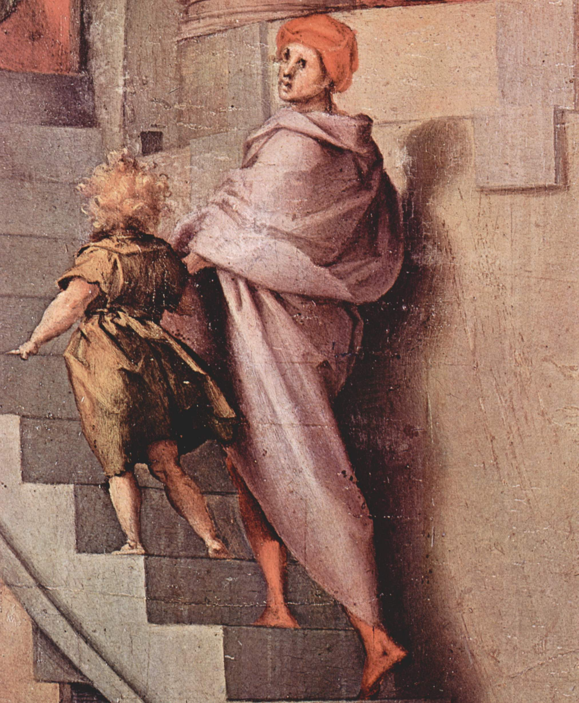 Gemälde für das Hochzeitszimmer des Pier Francesco Borgherini im Familienpalast in Florenz, Szene: Joseph in Ägyptendetail
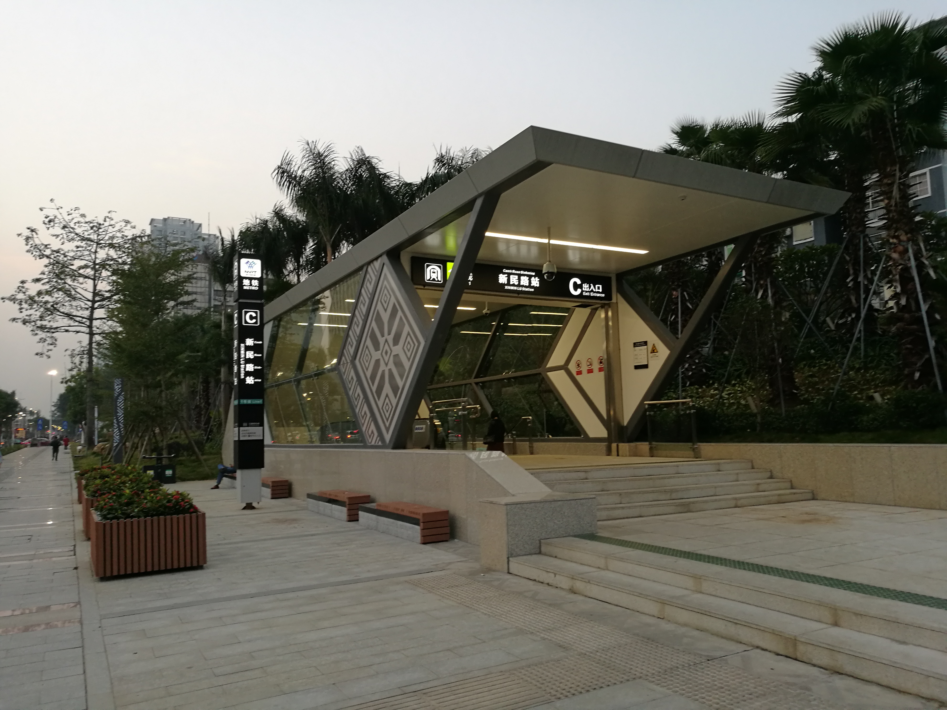 南宁轨道交通新民路站
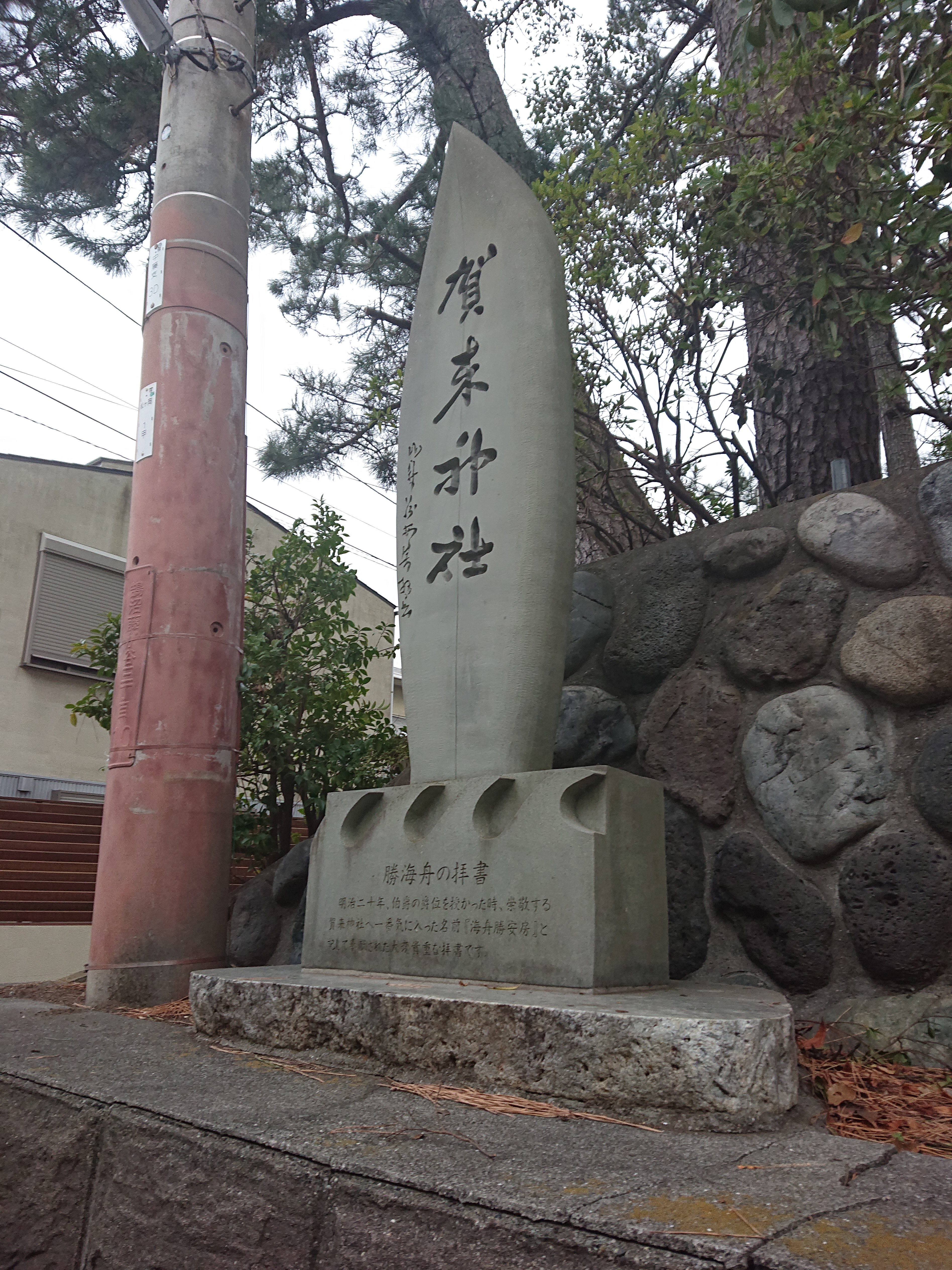 勝海舟の臨書といわれる、銘が彫られた石。賀来神社入口に置かれている。
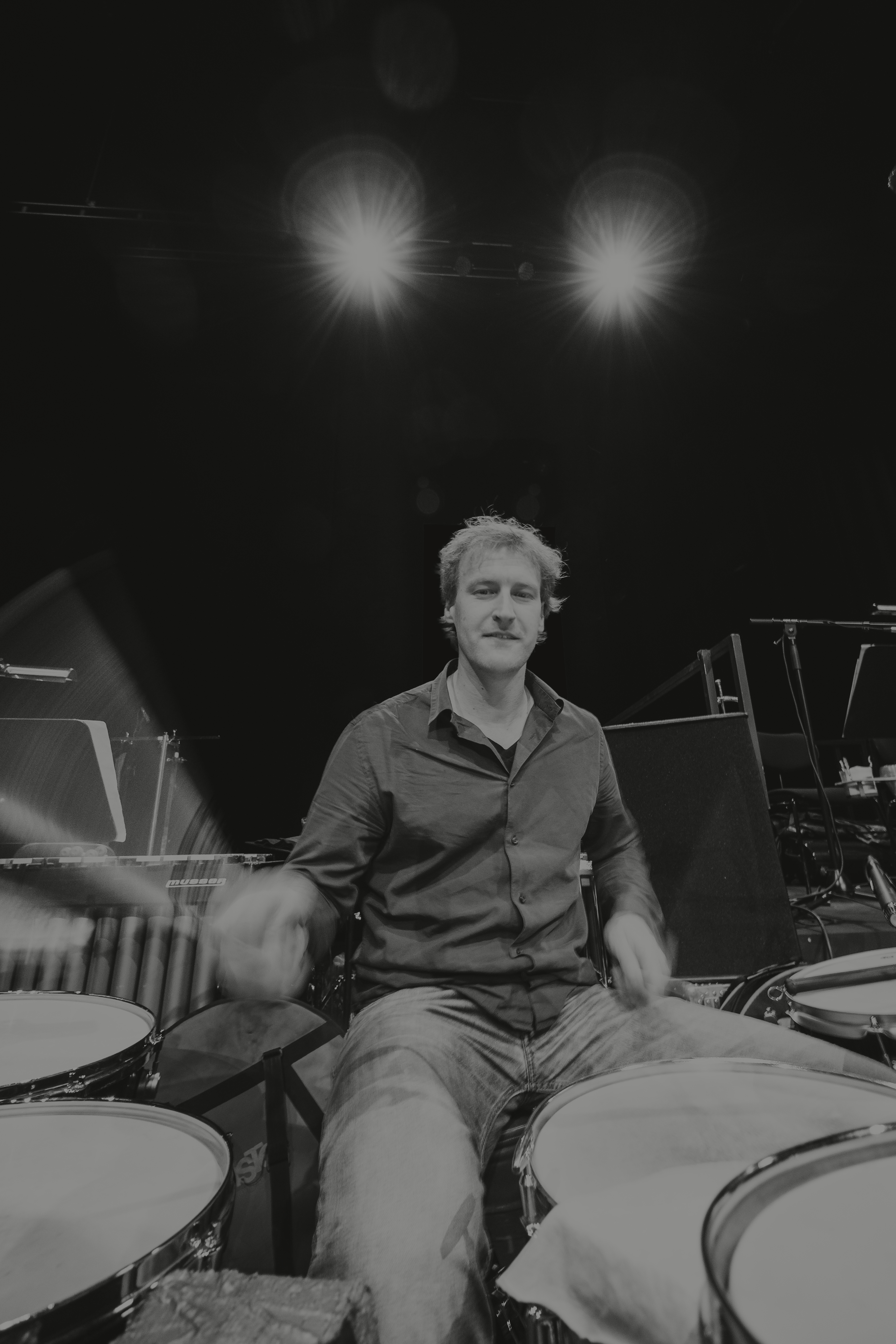 Jean Paul Höchstädter tour 2014 (Foto Oli Leicht
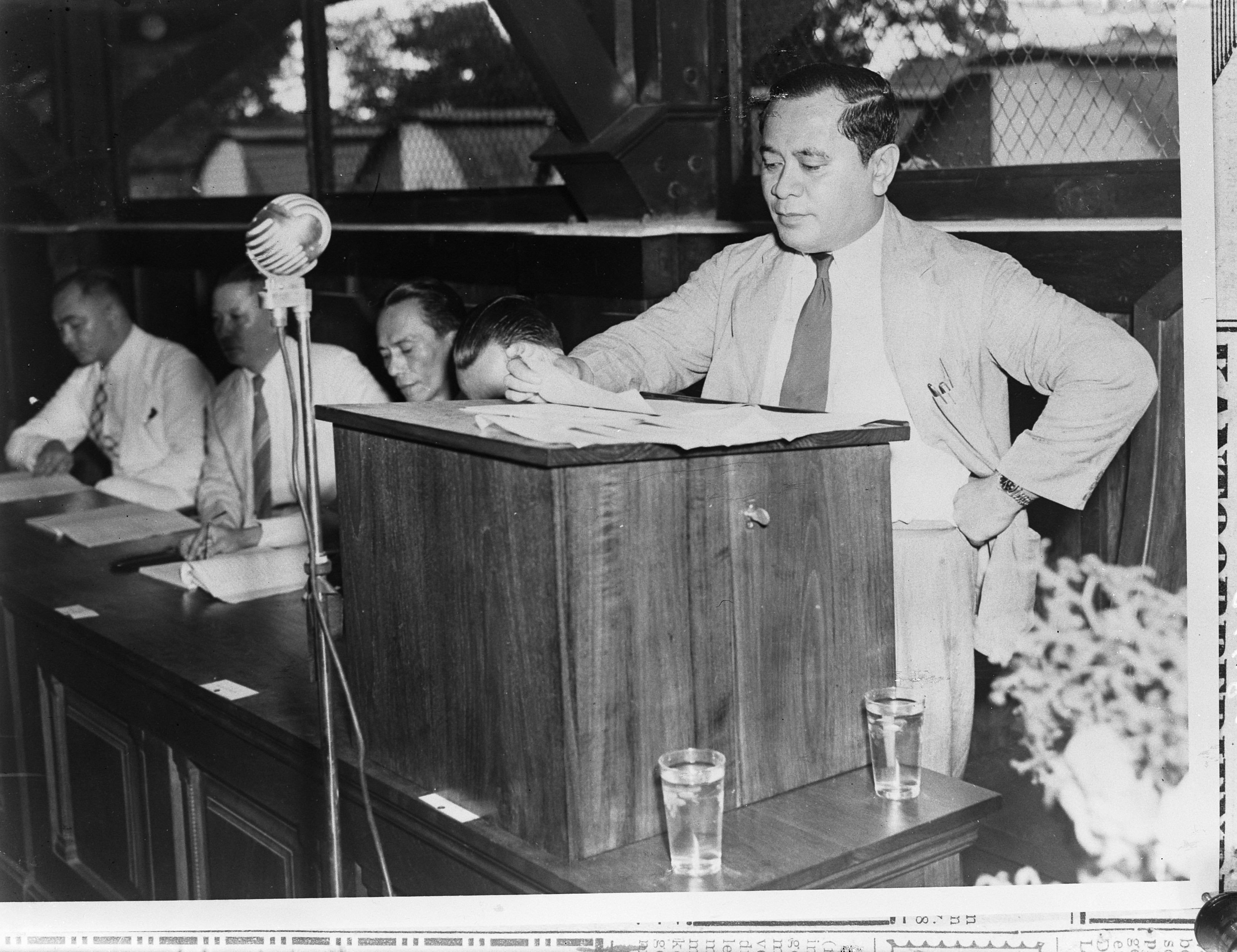 Collectie / Archief : Fotocollectie Anefo Reportage / Serie : [ onbekend ] Beschrijving : Rede Malewa Datum : 30 april 1947 Trefwoorden : redes Fotograaf : NIGIS [Netherlands Indies Government Information Service] Auteursrechthebbende : Nationaal Archief Materiaalsoort : Glasnegatief Nummer archiefinventaris : bekijk toegang 2.24.01.09 Bestanddeelnummer : 902-1430
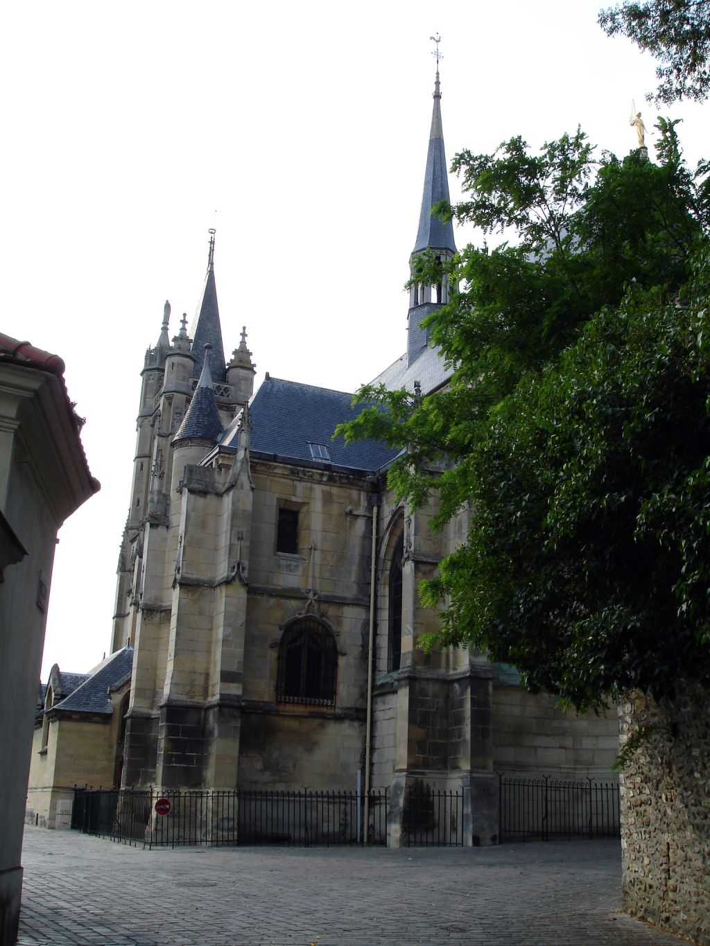 Chevet de la collégiale saint-Martin de Montmorency, Val-d'Oise (France)
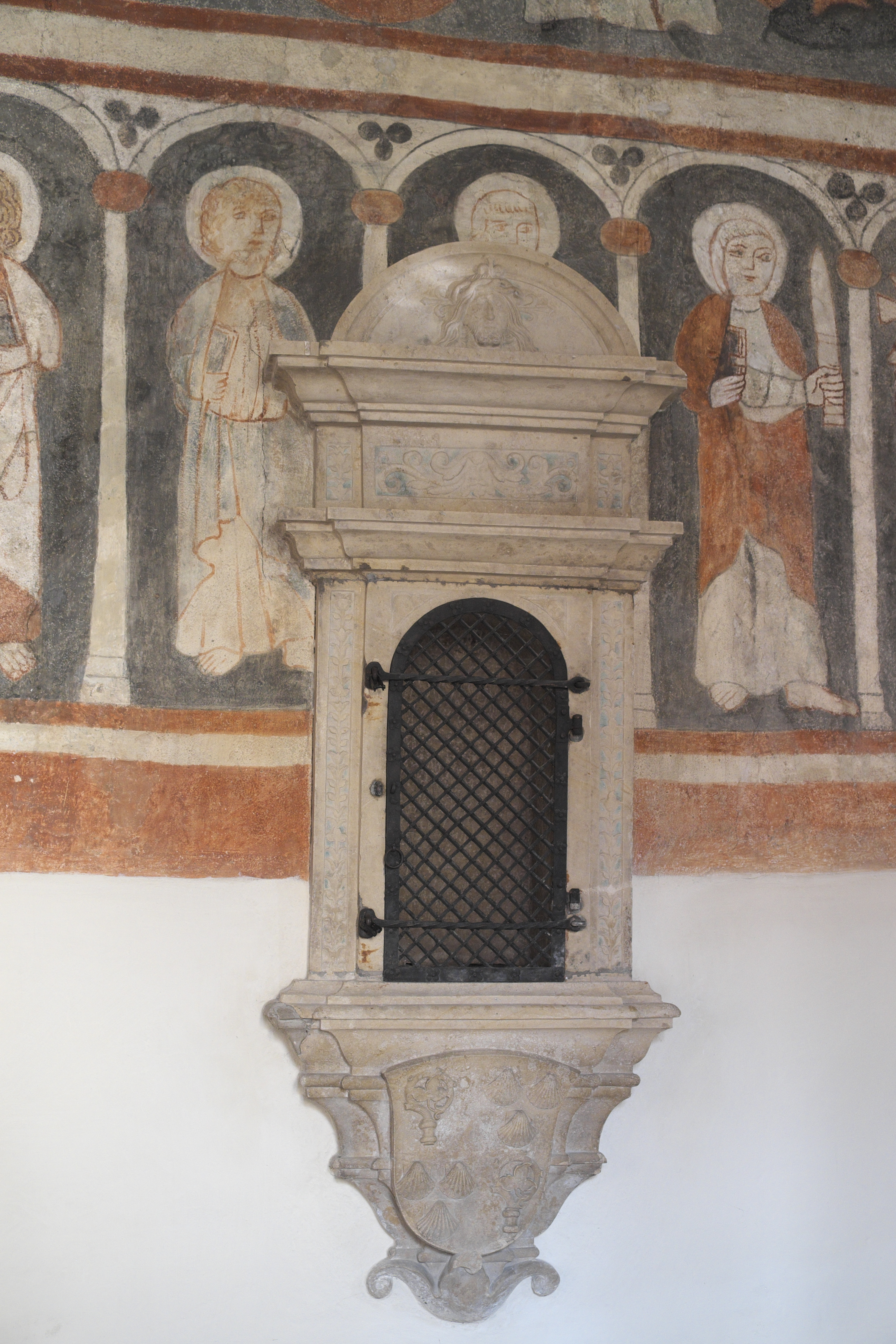 Katholische Pfarrkirche St. Vitus in Kottingwörth (Beilngries) im oberbayerischen Landkreis Eichstätt (Bayern/Deutschland), Sakramentshaus von Loy Hering, um 1520
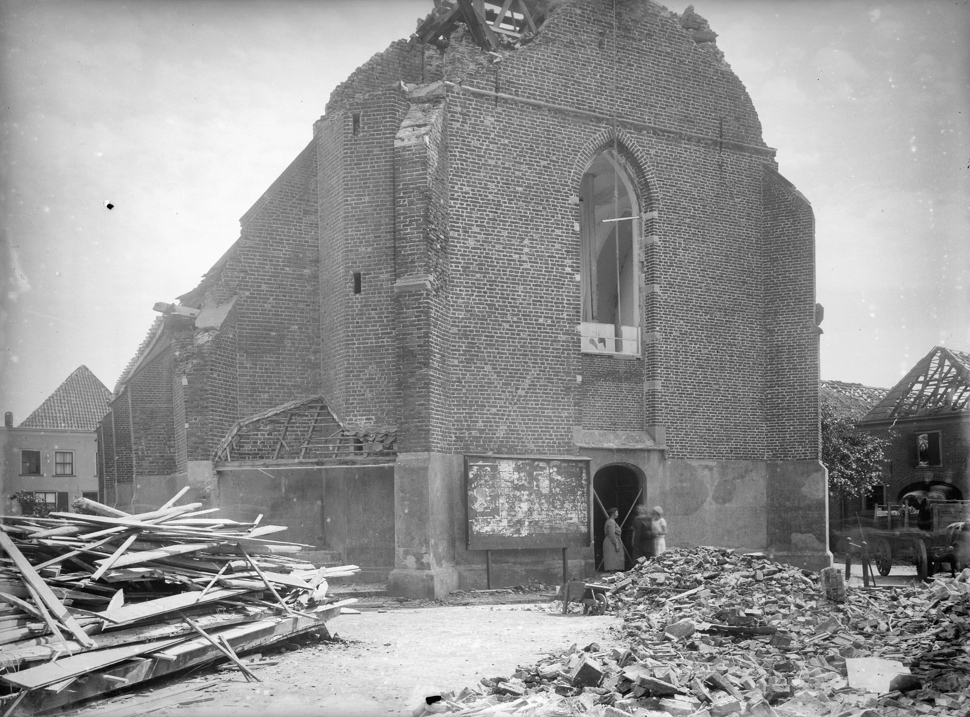 Sint Joris: De Nederlands Hervormde Kerk te Borculo naar het zuid-oosten na de cycloon
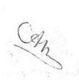 Signatur des Grafikers Friedrich Gustav Adolf Neumann, 1863.
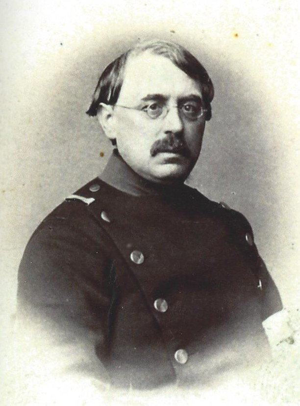 Porträtfotografie von Franz Geerz

Task details: Please transcribe word for word the lines from the one bearing "Collectie / Archief" through the last line of the records above, omitting the pictures.

Answer to this problem:
 Collectie / Archief : Fotocollectie Anefo Reportage / Serie : [ onbekend ] Beschrijving : Rede Malewa Datum : 30 april 1947 Trefwoorden : redes Fotograaf : NIGIS [Netherlands Indies Government Information Service] Auteursrechthebbende : Nationaal Archief Materiaalsoort : Glasnegatief Nummer archiefinventaris : bekijk toegang 2.24.01.09 Bestanddeelnummer : 902-1430
 Chevet de la collégiale saint-Martin de Montmorency, Val-d'Oise (France)
 Katholische Pfarrkirche St. Vitus in Kottingwörth (Beilngries) im oberbayerischen Landkreis Eichstätt (Bayern/Deutschland), Sakramentshaus von Loy Hering, um 1520
 Sint Joris: De Nederlands Hervormde Kerk te Borculo naar het zuid-oosten na de cycloon
 Signatur des Grafikers Friedrich Gustav Adolf Neumann, 1863.
 Porträtfotografie von Franz Geerz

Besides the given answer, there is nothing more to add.